Global research has highlighted the declining public confidence in vaccines, focussing on the important role of social media in contributing to this decline. As such, several public health interventions have used social media to counterbalance its risks and to promote vaccination. Such research and interventions commonly assume that mistrust in vaccines arises from limited or a lack of information, which can be redressed through education and awareness raising.
A new study published in the BMJ explores the limitations of this assumption, and how a better understanding of the more complex socio-political drivers of distrust could increase the potential of social media to rebuild vaccine confidence. The study reviews critical social science research and theory on vaccine confidence, including what it is, what hinders or drives it, and what may help to (re)build it. It explores how insights from this scholarship could inform interventions using social media as part of a broader public health approach to promote vaccine confidence.
The research was conducted by Dr Sara Cooper from the South African Medical Research Council’s Cochrane South Africa, together with colleagues from Bayero University and Aminu Kano Teaching Hospital, Nigeria; Makerere University, Uganda; Catholic University of Bukavu, DRC; Kamuzu University of Health Sciences, Malawi; Africa Centres for Disease Control and Prevention, African Union Commission; and World Health Organization Regional Office for Africa, Congo, respectively, and was funded by Advancing Health Online Initiative (AHO), a consortium of partners including Meta and MSD, and several non-profit collaborators.
Significance of findings
- Using examples across time, place and vaccines, the findings indicate how vaccine confidence is a complex phenomenon that reflects multiple dynamics and webs of influence including - social, material, historical, and political.
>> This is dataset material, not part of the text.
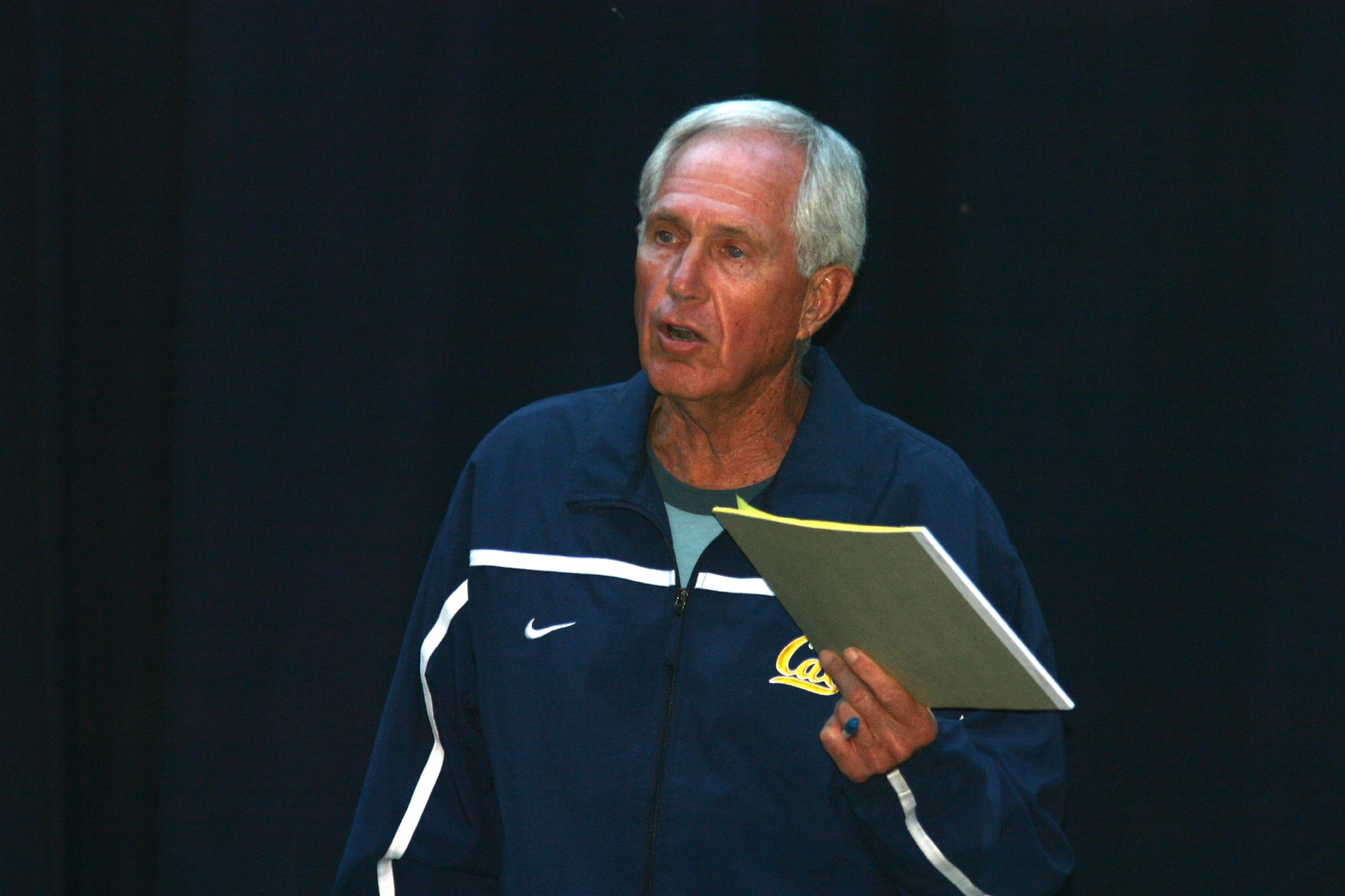 Mike White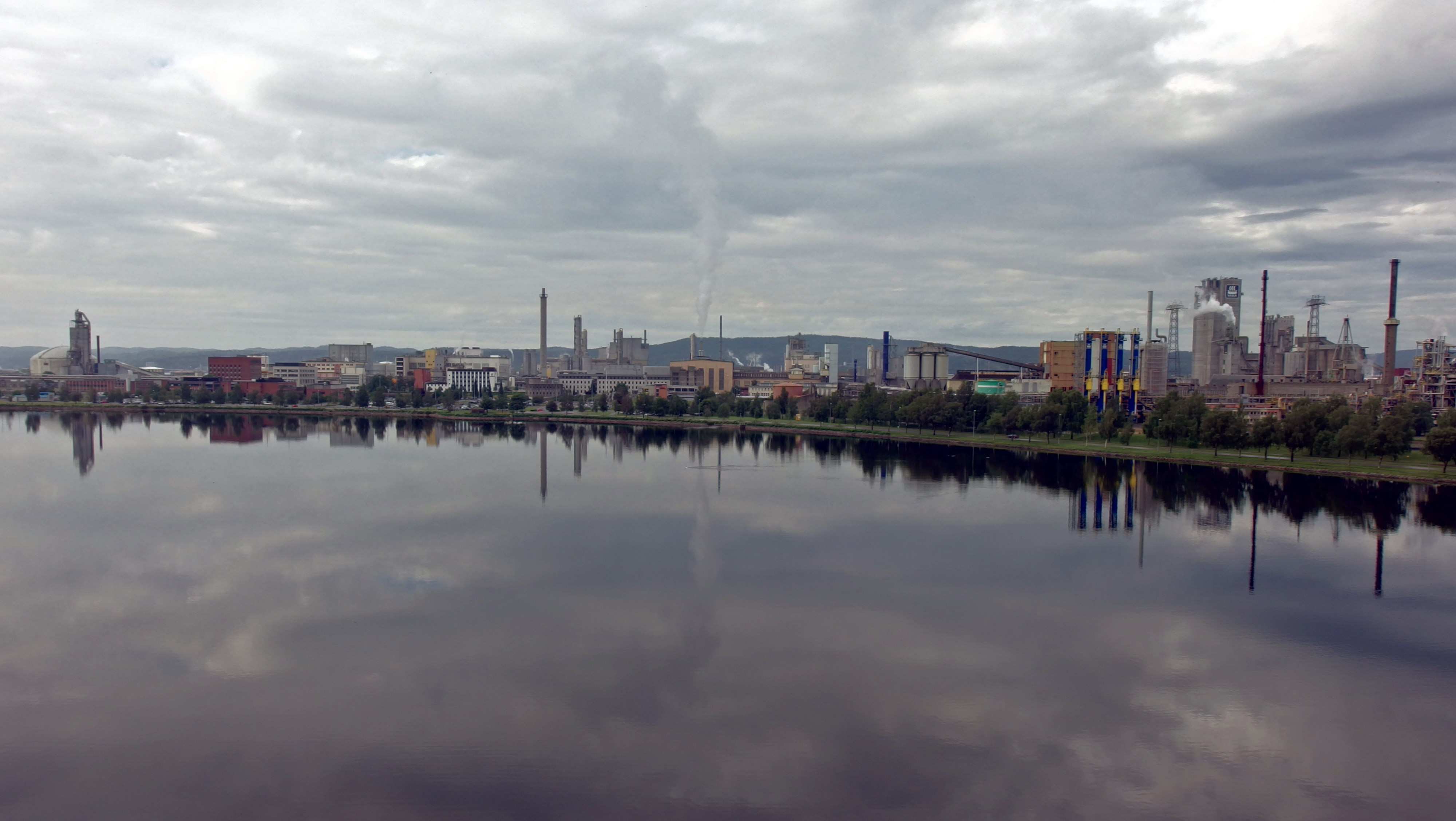 Herøya Industripark i Porsgrunn.

- It shows how many of the drivers of vaccine confidence are not about the vaccines themselves, but about the relationships that people have with institutions, systems, and experts—big and small; past and present.
- It also demonstrates how distrust in vaccines and the entities behind them is not always unreasonable or irrational and relates to genuine concerns about the intentions of authorities, to processes whereby people feel disrespected or unheard, or to feelings of betrayal by systems meant to provide protection.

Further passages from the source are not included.